Kurrild-Klitgaard has published close to a hundred articles in anthologies and academic journals such as, e.g., European Journal of Political Economy, Public Choice, Research and Politics, Scandinavian Political Studies, Constitutional Political Economy, Journal of Institutional and Theoretical Economics, American Journal of Economics and Sociology, etc. He is also the author or co-author of several books, most recently Demokrati i totalstaten (2020), Individ, Stat og Marked: Studier i Rationalitet og Politik (2005), Bushs Amerika (2005) og Adam Smith: Økonom, Filosof, Samfundstænker (2004), and he has edited and co-authored such books as Partier og Partisystemer i Forandring (2008), The Dynamics of Intervention (2005), Valg, Vælgere og Velfærdsstat (2000), Etik, Marked og Stat: Liberalismen fra Locke til Nozick (1992), and Farvel til Socialstaten: En Bog om Privatisering (1988). He has also contributed to many anthologies, including Encyclopedia of Public Choice (2004), Den Store Danske Encyklopædi and the Encyclopedia of Libertarianism.

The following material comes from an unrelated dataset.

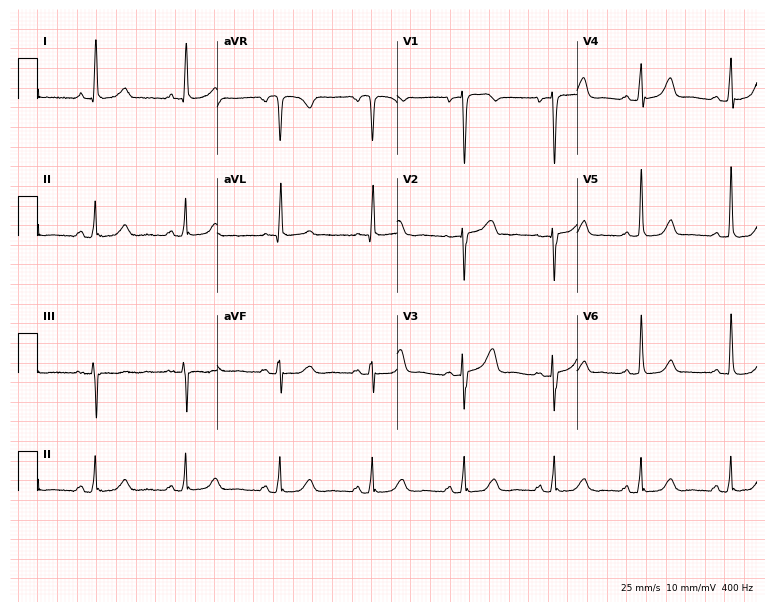
Resting 12-lead electrocardiogram. Patient: a female, 52 years old. Read as a normal ECG.

He has worked with several academic journals, and currently (since 2005) is European Editor of Public Choice and is or has been a member of the Editorial Boards of Scandinavian Political Studies, International Encyclopedia of Political Science, Journal des Economistes et des Etudes Humaines, Journal of Private Enterprise and the Journal of Libertarian Studies.

==Public debate==
Kurrild-Klitgaard writes as a columnist and commentator for the daily newspaper Berlingske Tidende (1998–2002, 2004-2016, and again from 2018), previously for Børsen (2016-2018), Politiken (2003–04) and Dagen (2002). At Berlingske Tidende he was one of the contributors to the widely read daily column Groft Sagt (2006-2016). In annual surveys conducted since 2011 by the daily Politiken he has been included among the 100 most influential Danish opinion makers.

Kurrild-Klitgaard is regularly used as a speaker outside academia, and he is used so frequently by TV, radio and newspapers as a commentator on Danish and US politics that he is among the most prolific political scientists in Denmark.)

In 2005 Kurrild-Klitgaard founded the academic group-weblog Punditokraterne, which according to Politiken (October 2006) and Altinget.dk (March 2006) soon became one of the most widely read and respected Danish blogs.

==Organizations==
Peter Kurrild-Klitgaard has held positions in a number of academic organizations, including as president of the Danish Political Science Association (2002–05), member of the Board of the Nordic Political Science Association, of the European Public Choice Society and of the Council of the International Political Science Association, as well as on the advisory board of the public policy think-tank CEPOS of which he was one of the initiators, co-founders and directors (2004–05, 2012–14). He was a board member of the Mont Pelerin Society 2006–10 and its vice president (2008–10) and currently serves as a board member of the Danish government's Danish Institute for Parties and Democracy.

He is a Freeman of the City of London and a Liveryman of the Worshipful Company of Scriveners. He belongs to The New Club (Edinburgh), Travellers' Club (London), Puffin's Club and Nya Sällskapet (Stockholm).

==Heraldry and genealogy==
Peter Kurrild-Klitgaard has a longstanding interest in heraldry and genealogy and served as president of the Scandinavian Heraldry Society (2009-2018) and of the Danish Heraldry Society (2010-2018). He has been elected a corresponding member of the Royal Academy of Heraldry and Genealogy of Madrid and a member of the Academie Internationale d'Heraldique and since 2022 is the secretary general of the latter.

==Decorations==
- United Kingdom: Commander of the Venerable Order of Saint John (2022).
- Denmark: Knight of the Order of the Dannebrog (2017).
- Sovereign Military Order of Malta: Officer Cross (Civilian Class) of the Order pro Merito Melitensi (2018).
- Vatican City State: Cross of Merit of the Order of the Holy Sepulchre (2014).
- Germany: Knight of Justice of the Johanniterorden (2014); Knight of Honour (2007).